Usagi sighed heavily and glanced her watch. It was already nearly six thirty and she didn’t foresee, even if this conversation was held _right now_ , her story getting filed before nine. And that was if Shinzo approved it on the first draft. Which he made a habit of not doing, just for Usagi. He said it built character. Usagi thought he was many things, but chose not to say anything, as she liked her job and wanted to keep it.

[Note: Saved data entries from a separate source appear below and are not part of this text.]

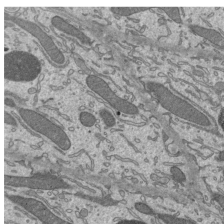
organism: Mouse
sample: Mouse epididymis efferent ductule cilia
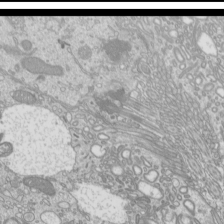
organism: Mouse
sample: Cilia; mouse epididymis
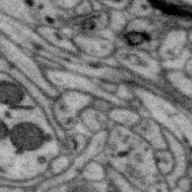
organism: Zebra finch
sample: Brain
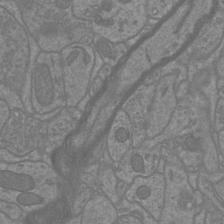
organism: Mouse
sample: Cortical neurons
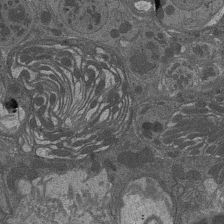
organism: Drosophila
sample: Antenna
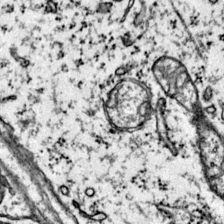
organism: Mouse
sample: Primary visual cortex
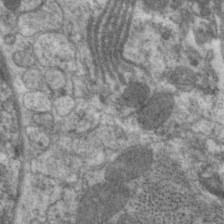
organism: C. elegans
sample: Pharynx
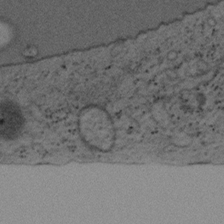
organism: Human
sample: HeLa cells
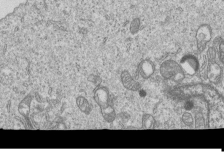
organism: Human
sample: MDA-MB-231 cells
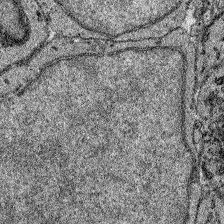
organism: Zebrafish
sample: Larval olfactory bulb
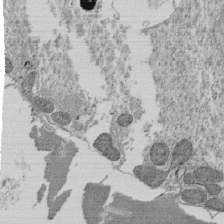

_Probably not_ , she texted back.

Glancing up at the secretary, who was deeply absorbed in some paperwork, Usagi decided it was reasonable to risk a phone call. This meeting was meant to be over at three thirty, after all. It was reasonable to call one’s husband to make her apologies for missing dinner. For all this secretary her tardy employer knew, she had several children and was choosing to remain in the workforce despite the intense societal pressure to take time off to be a mother.

_If only it were true,_ Usagi thought bitterly. She’d been pregnant at twenty-two, but the child was lost before it was even a child – just a smear of blood in a period too heavy to be anything else.  Usagi had cried for weeks. No one could console her, for that was meant to be the beginning of it – the beginning of the return of her birthright. She never spoke of her desire to see it through, but a second child had not come, once she’d allowed Mamoru to touch her once more.

That was six years ago now.

Her phone pressed Mamoru’s contact information and navigated to his number. The ringing tone pulsed in Usagi’s ear.

“Is everything okay?”

“Kitagawa is running late,” Usagi explained. She glanced at her watch again. Six thirty three. “I’m worried I won’t get the copy in on time for the regional edition.”

“What do you need to ask him about, again?” Mamoru didn’t much care for the politics that Usagi found herself drawn to as she grew older and completed university. Usagi had started school thinking she wanted to go into public relations, knowing that being able to effectively communicate would serve her well in the future, but had been drawn to the journalistic side of things. She _got_ how the Diet worked, and how power was often so hard to fully articulate in Japanese politics.  She got it and she thrived in the setting of it. “You mentioned something this morning about the coalition being in jeopardy because of the election?”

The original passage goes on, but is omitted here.